Credited Author: John Review: Ask just about any Christian what they believe to be the most misunderstood and controversial book in the New Testament and hands down Revelation will emerge the victor. The book of Revelation is written by John from the perspective of a long vision or dream. Everything he encountered he is seeing in the same way we would see a movie. One of the important points of understanding the book of Revelation is the order it is written in and the events that it covers. John tells us that the book contains three timebased elements. He was instructed to write the things which have been, the things that

are and the things that will be. So we can ascertain that the book of Revelation deals in past, present and future tenses. Adding to the complexity of the issue is that Revelation is not written in chronological order.

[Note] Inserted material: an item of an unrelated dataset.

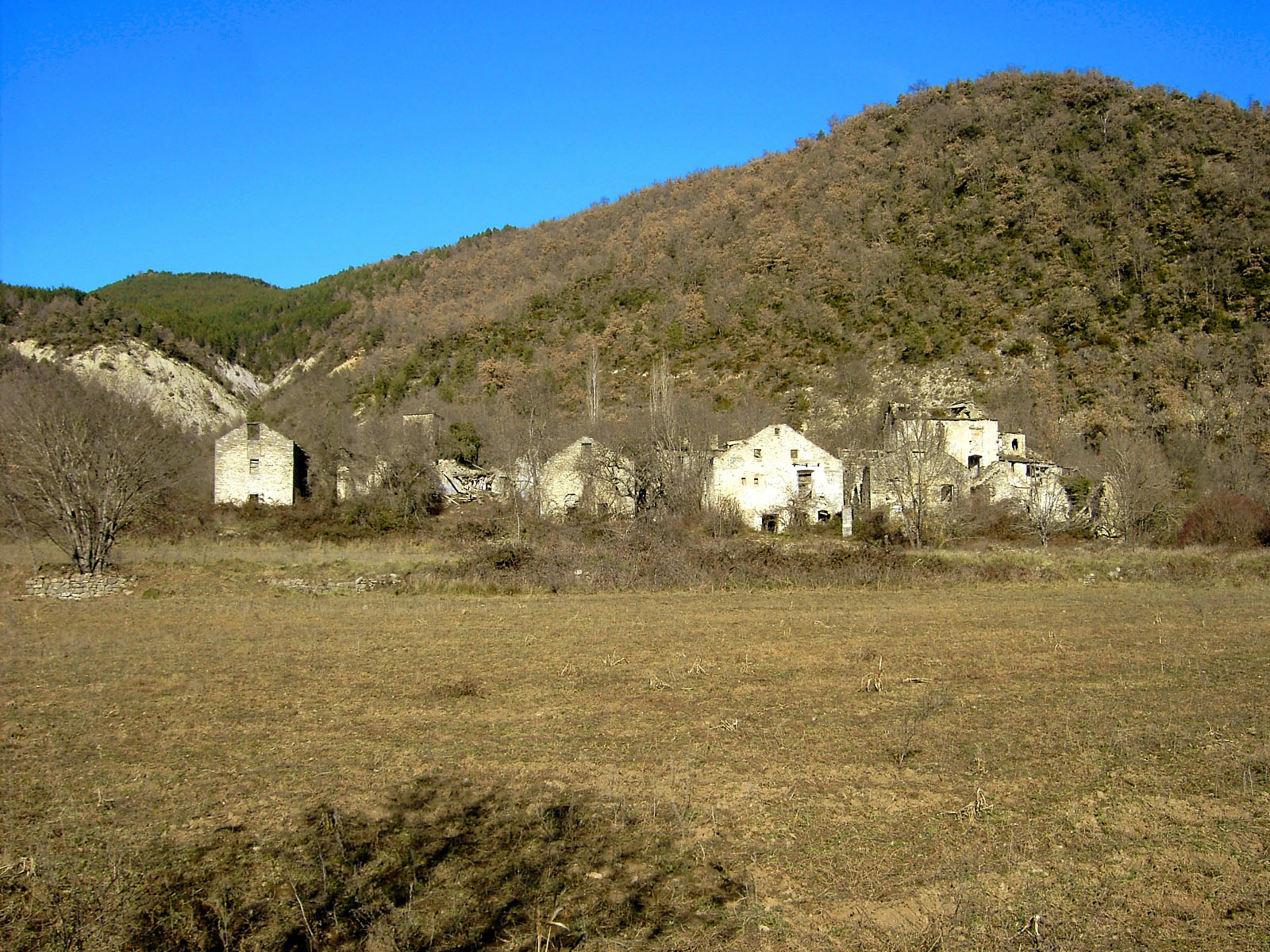 La aldea de Lacort, en la Ribera de Fiscal (Valle del Ara, Huesca). Lugar despoblado por expropiación ante el proyecto de Embalse de Jánovas que nunca se llegó a erigir.
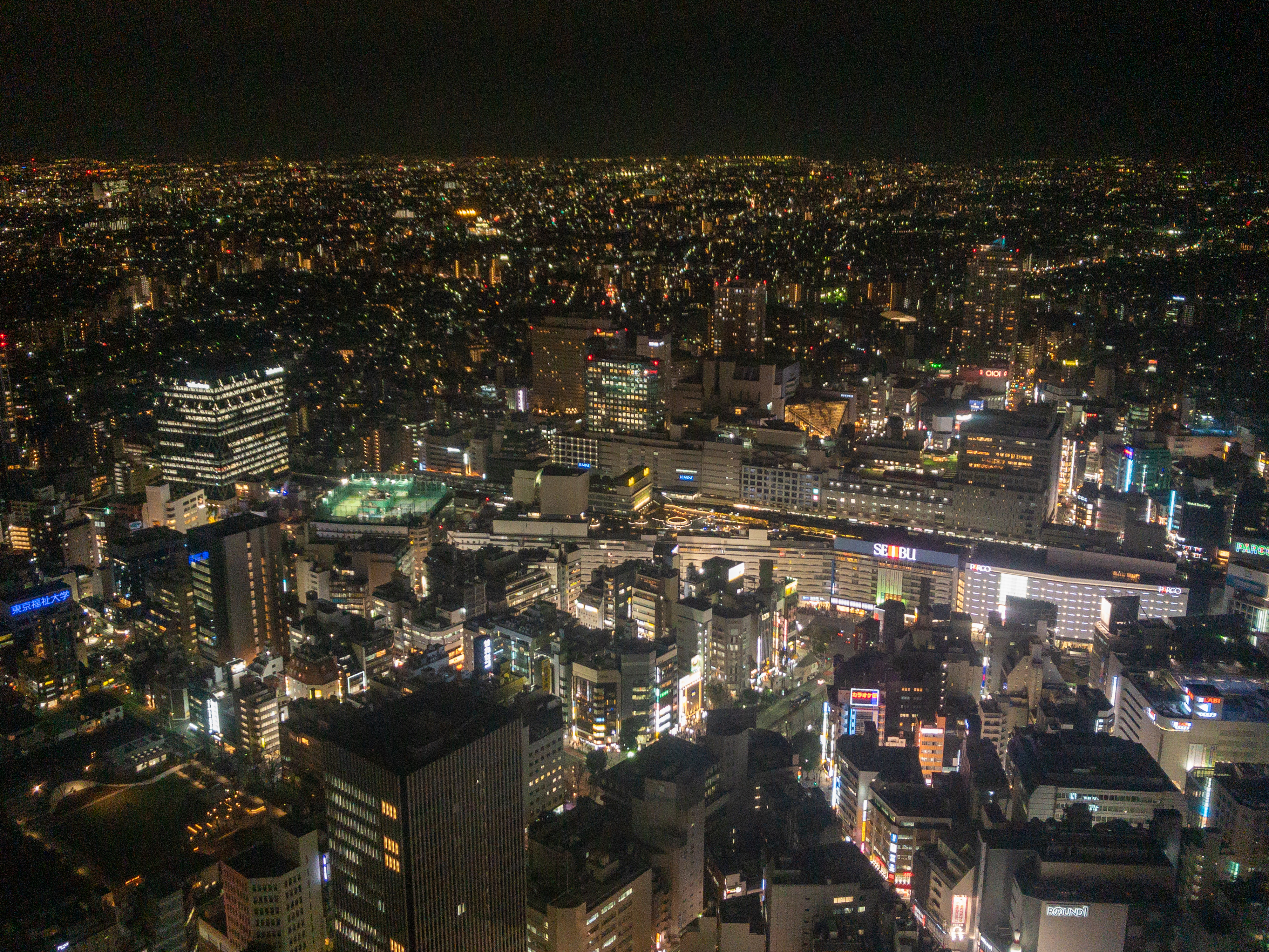 サンシャイン60から見た池袋駅東口側の夜景。

For example, the fall of Satan from heaven and the third of the angels that follow him are recorded after the seven letters to the seven churches. In addressing these issues, it is important to consider that we cannot always be sure to the exact order of events. The seven letters to the seven churches has also created major controversy inside the body of Christ. Some theologians have created a line of thinking called dispensation periods. They assume that these letters represent specific time periods of church history. They also claim that we are in the last stage of the church age, awaiting the arrival of the Messiah. While Revelation can stir emotions and cause some fierce debate among the Body of Christ, it was written so we can observe the times in which we live and know with confidence that Jesus will reign forever.